Introduction: In our guidelines for nominating content, databases are explicitly excluded. However, this database is an exception, which is not due to the burning issue of COVID-19, but to its exemplary variety of digital humanities methods with which the data can be processed.AVOBMAT makes it possible to process 51,000 articles with almost every conceivable approach (Topic Modeling, Network Analysis, N-gram viewer, KWIC analyses, gender analyses, lexical diversity metrics, and so on) and is thus much more than just a simple database – rather, it is a welcome stage for the Who is Who (or What is What?) of OpenMethods.
Introduction: Introduction by OpenMethods Editor (Christopher Nunn): Information visualizations are helpful in detecting patterns in large amounts of text and are often used to illustrate complex relationships. Not only can they show descriptive phenomena that could be revealed in other ways, albeit slower and more laborious, but they can also heuristically generate new knowledge. The authors of this article did just that. The focus here is, fortunately, on narratological approaches that have so far hardly been combined with digital text analyzes, but which are ideally suited for them. To eight German novellas a variety of interactive visualizations were created, all of which show: The combination of digital methods with narratological interest can provide great returns to Literary Studies work. After reading this article, it pays to think ahead in this field.
Introduction: Ted Underwood tests a new language representation model called “Bidirectional Encoder Representations from Transformers” (BERT) and asks if humanists should use it. Due to its high degree of difficulty and its limited success (e.g. in questions of genre detection) he concludes, that this approach will be important in the future but it’s nothing to deal with for humanists at the moment. An important caveat worth reading.

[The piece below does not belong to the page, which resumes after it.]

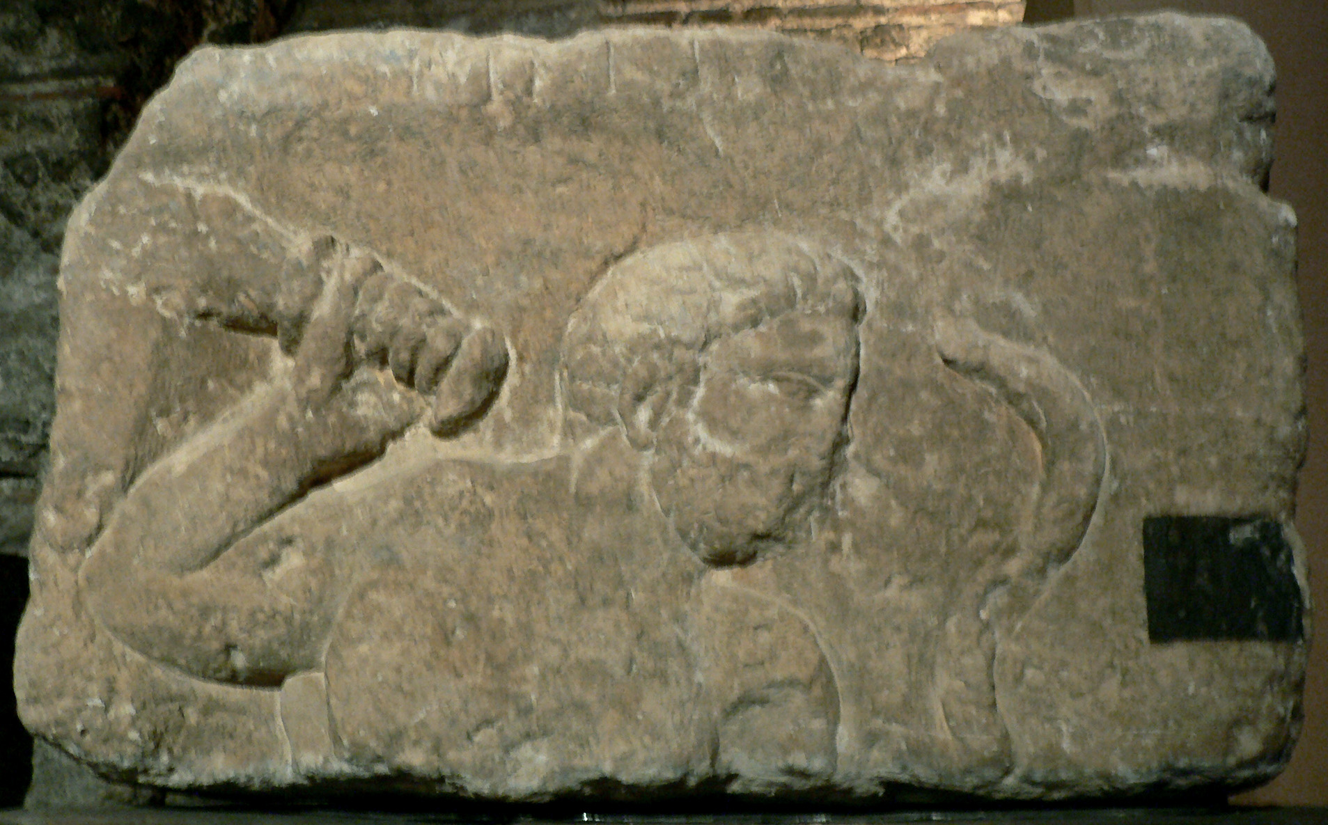 Le pilier des Nautes Smertrios Musée National du Moyen Age, Thermes de Cluny Source : Clio20
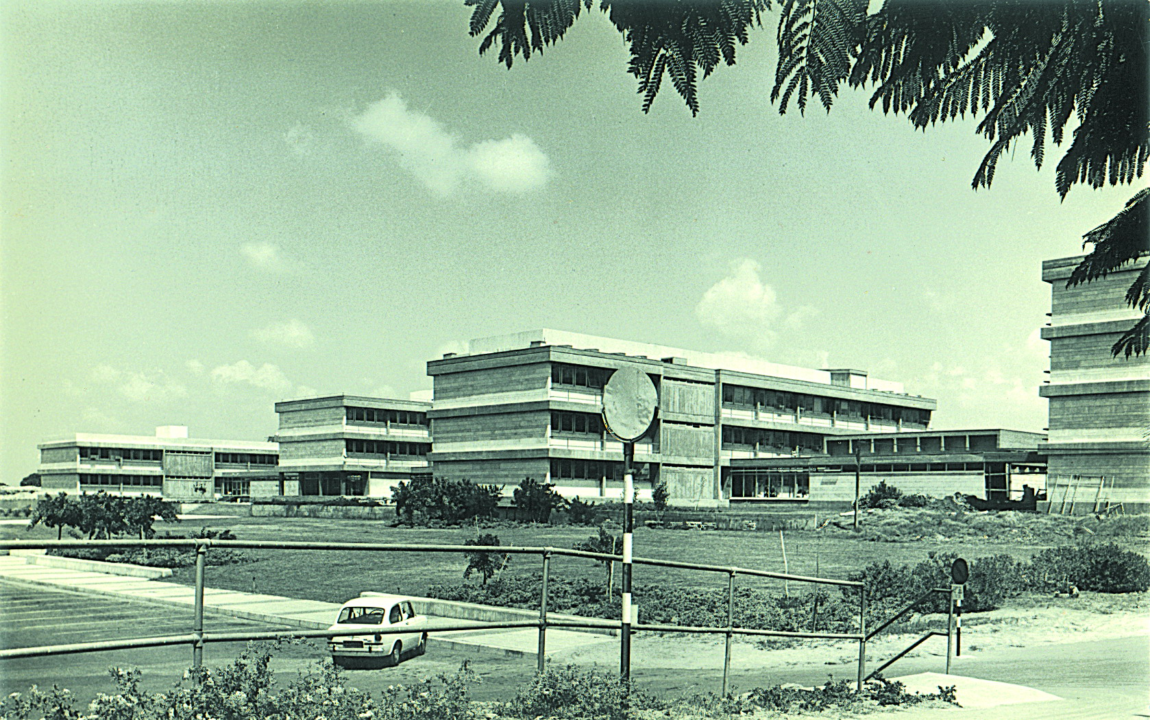 אוניברסיטת תל אביב הפקולטה למדעים מדויקים תוכנן ע"משה הראל

Introduction: This article introduces a novel way to unfold and discover patterns in complex texts, at the intersection between macro and micro analytics. This technique is called TIC (Transcendental Information Cascades) allows analysis of how a cast of characters is generated and managed dynamically over the duration of a text.
Introduction: This software paper in Polish describes “Magik” (Magician), a tool for textual scholars which allows for comparisons of different variants of the same text.
Introduction: This post highlights digital methods and standards for an efficient analysis of historical data.